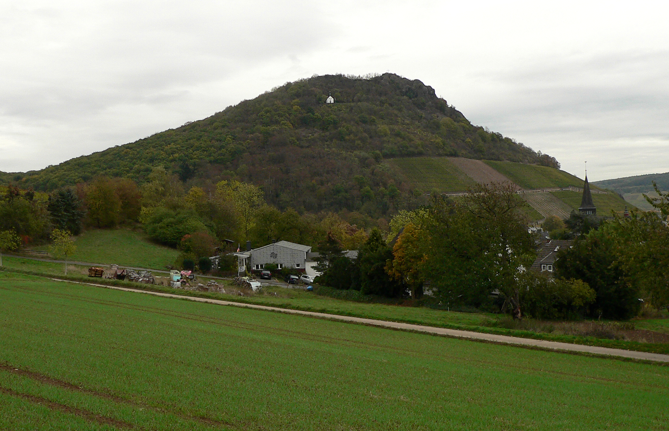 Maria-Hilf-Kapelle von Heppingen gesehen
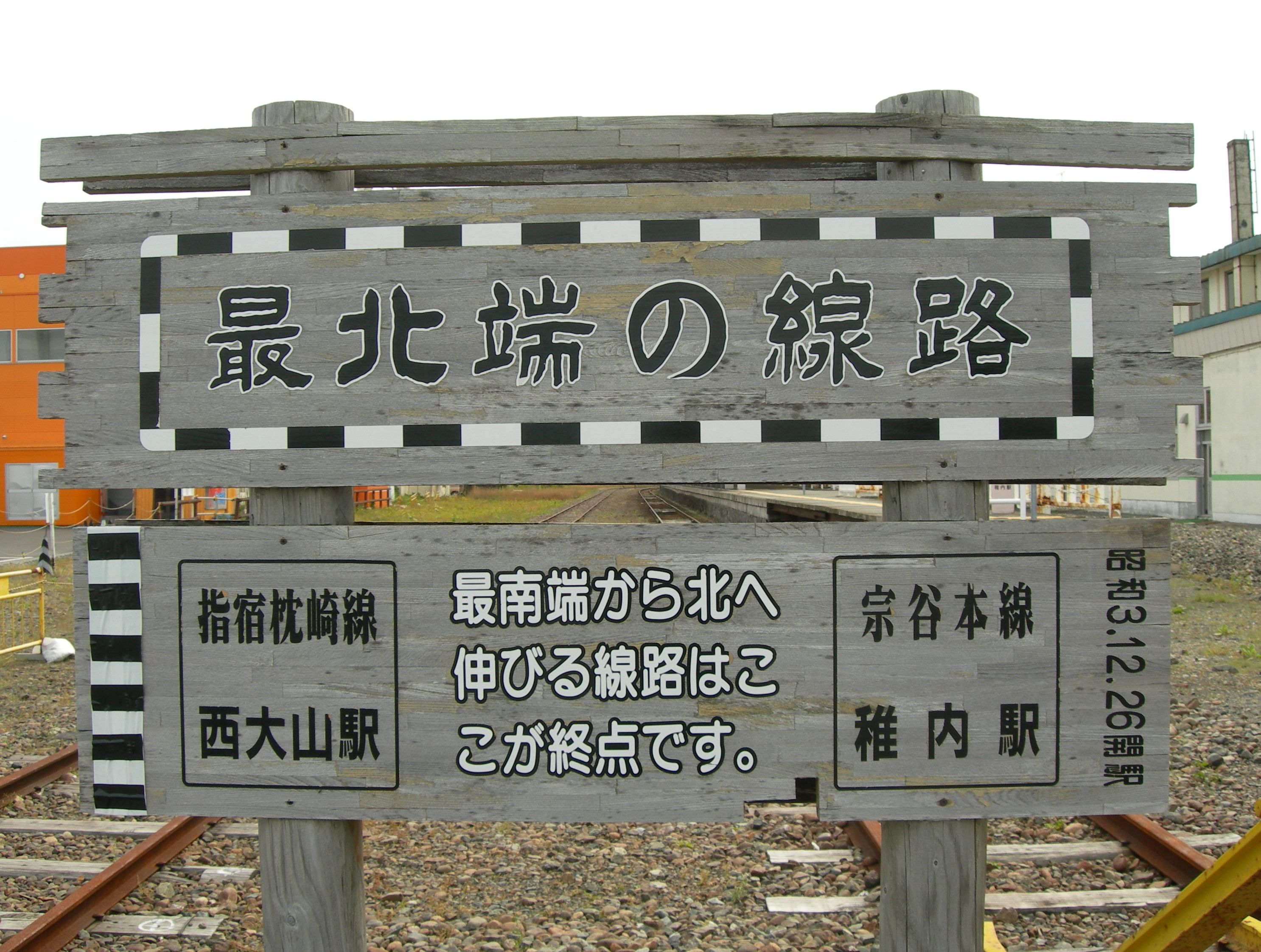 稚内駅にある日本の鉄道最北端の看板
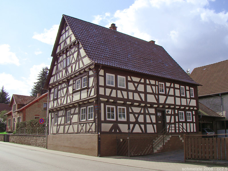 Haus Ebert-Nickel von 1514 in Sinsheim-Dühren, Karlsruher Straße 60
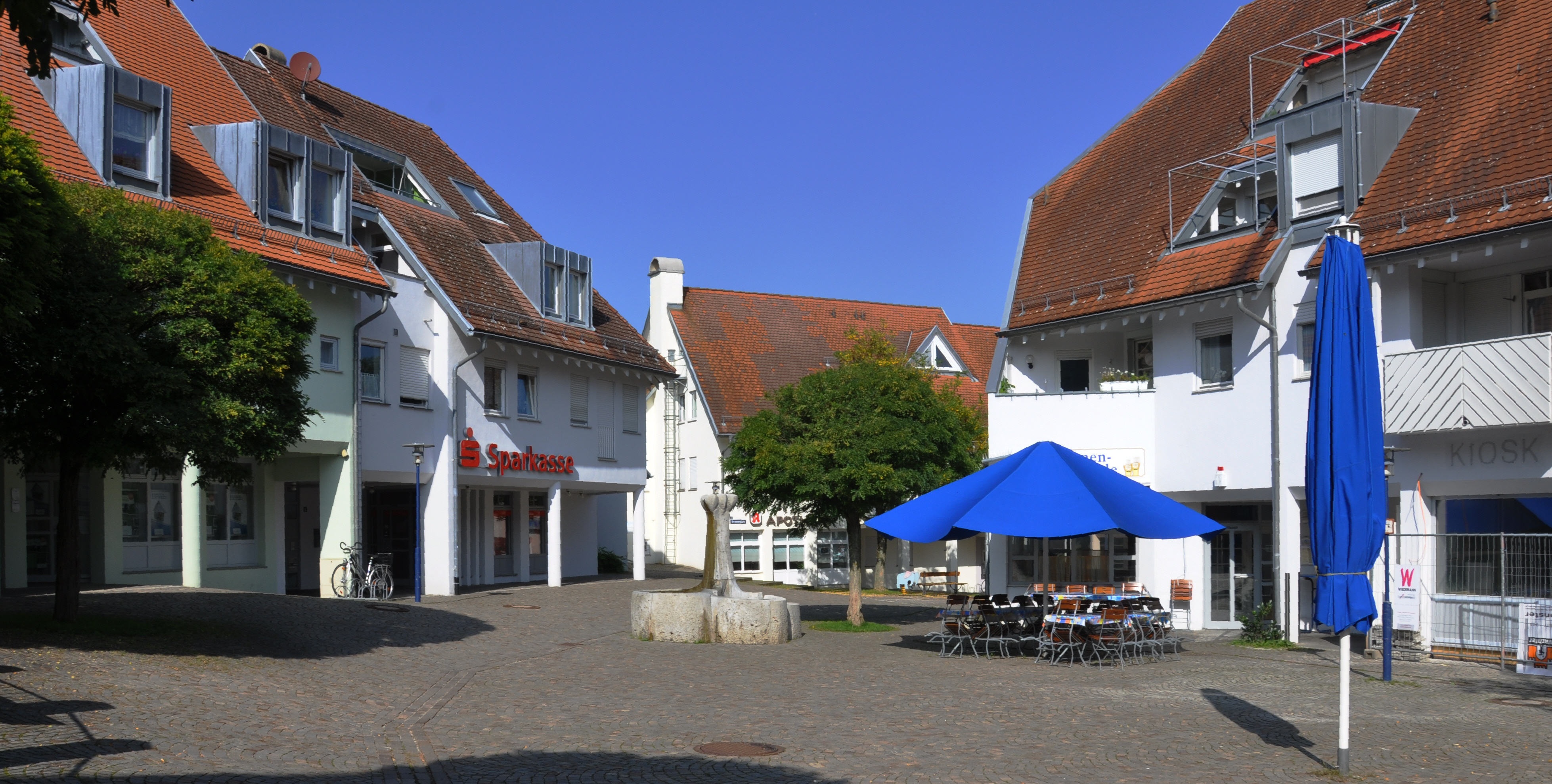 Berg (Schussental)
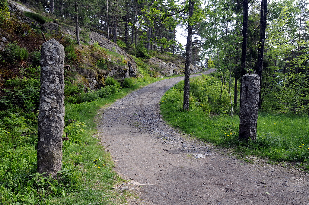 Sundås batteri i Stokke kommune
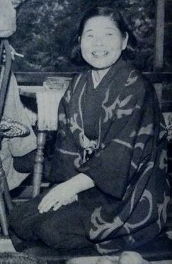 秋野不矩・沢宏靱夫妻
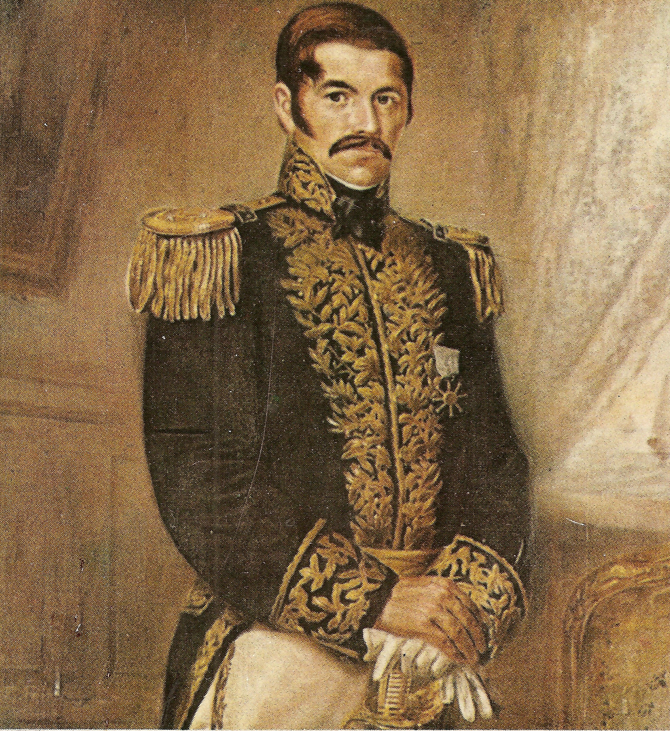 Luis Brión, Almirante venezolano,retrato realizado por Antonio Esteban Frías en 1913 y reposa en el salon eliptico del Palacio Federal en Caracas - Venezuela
──────────
- [Task statement]:
When you return the listing, keep it exact and omit any pictures it holds.

- [Answer]:
 Maria-Hilf-Kapelle von Heppingen gesehen
 稚内駅にある日本の鉄道最北端の看板
 Haus Ebert-Nickel von 1514 in Sinsheim-Dühren, Karlsruher Straße 60
 Berg (Schussental)
 Sundås batteri i Stokke kommune
 秋野不矩・沢宏靱夫妻
 Luis Brión, Almirante venezolano,retrato realizado por Antonio Esteban Frías en 1913 y reposa en el salon eliptico del Palacio Federal en Caracas - Venezuela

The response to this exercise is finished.